• Task to carry out
Where a picture appears, skip it and copy everything else in the listing exactly.

• Information provided
-- -- --

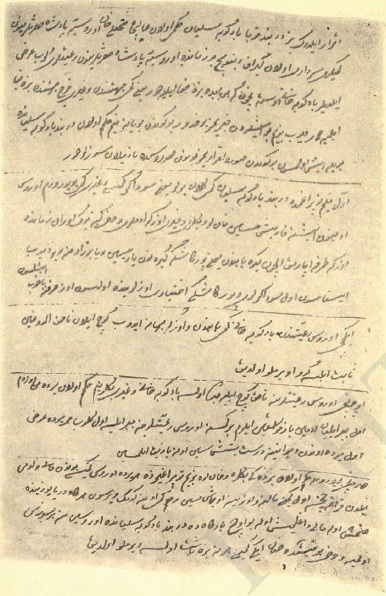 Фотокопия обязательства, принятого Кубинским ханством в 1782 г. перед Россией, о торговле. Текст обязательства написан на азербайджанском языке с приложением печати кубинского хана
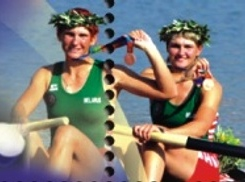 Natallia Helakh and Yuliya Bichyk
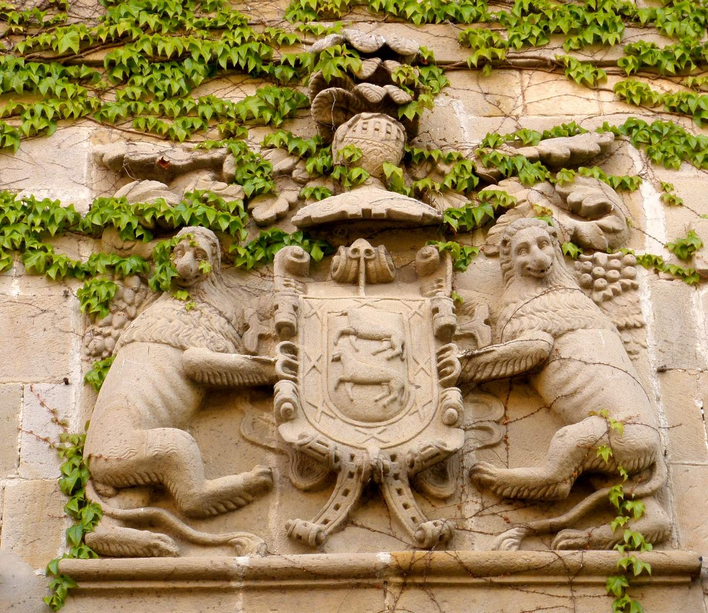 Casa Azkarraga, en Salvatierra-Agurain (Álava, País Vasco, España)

-- -- --

• Solution to this problem
 Фотокопия обязательства, принятого Кубинским ханством в 1782 г. перед Россией, о торговле. Текст обязательства написан на азербайджанском языке с приложением печати кубинского хана
 Natallia Helakh and Yuliya Bichyk
 Casa Azkarraga, en Salvatierra-Agurain (Álava, País Vasco, España)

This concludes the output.